1. I compute the Green's function in real space, in the N x N grid

2. I duplicate and mirror the Green's function in the 3 "ghost" quadrants, so that the Green's function is now periodic in the Ng = 2N x 2N grid (see below figure)

3. Set the density field to zero in the 3 ghosts quadrants. (see below figure)

4. Perform the Fourier analysis on the 2N x 2N grid : multiply the Fourier transform of Green's function by the Fourier transform of density field ( product which is equal to the Fourier transform of the gravitational potential)

5. Perform the inverse Fourier transform of the Fourier potential to get the potential in space.

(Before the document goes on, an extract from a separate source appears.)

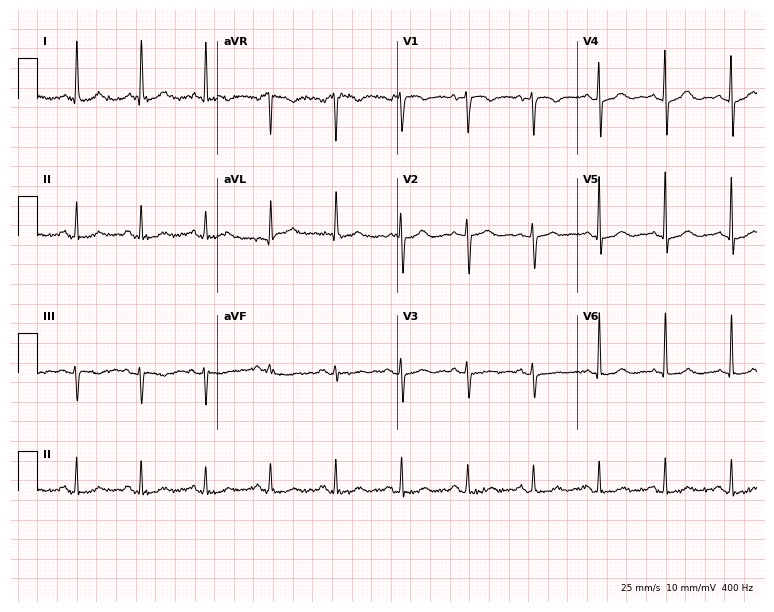
ECG — a female, 85 years old. Screened for six findings — first-degree AV block, right bundle branch block (RBBB), left bundle branch block (LBBB), sinus bradycardia, atrial fibrillation (AF), sinus tachycardia — none is recorded. Other findings, if any, are not listed.
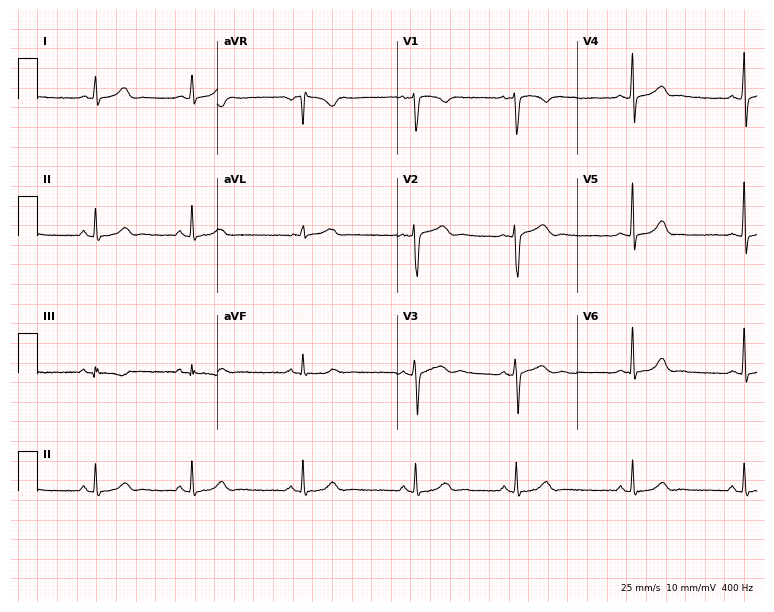
Standard 12-lead ECG recorded from a female patient, 19 years old (7.3-second recording at 400 Hz). Read as a normal ECG.

In the original code on which I am working, the author uses DCT (discrete cosine transform) of Green's function and density field. The DCT is just a particular case of the Discrete Fourier transform, i.e when the function has an even symmetry and is periodic.

So, why the DCT is used for computing the Fourier transform of density field (which is not periodic and even symmetric) ?

Actually, the grid has 3D dimension. The author of this code is printing into a data file the values of the potential on the grid at z=0. Once the inversion Fourier transform of the potential has been got, here the sample code (with Ng = 2 * N) for printing values :

for (i = Ng/4; i < 3*Ng/4; i++) {
    for (j = Ng/4; j < 3*Ng/4; j++) {
        // fprintf left bottom on right top
        fprintf(file,"%lf %lf %le \n",(double) ((i-Ng/2)*space_x), (double) ((j-Ng/2)*space_y), gal->potential[i][j][Ng/2]);
	}
   }

I don't understand why the author takes the interval [Ng/4, 3*Ng/4] for x (i index) and y (j index). Is the inverse Fourier transform of potential symmetric ? I don't think so because the Fourier transform of density field is not symmetric ( the 3 ghost quadrants are set to zero).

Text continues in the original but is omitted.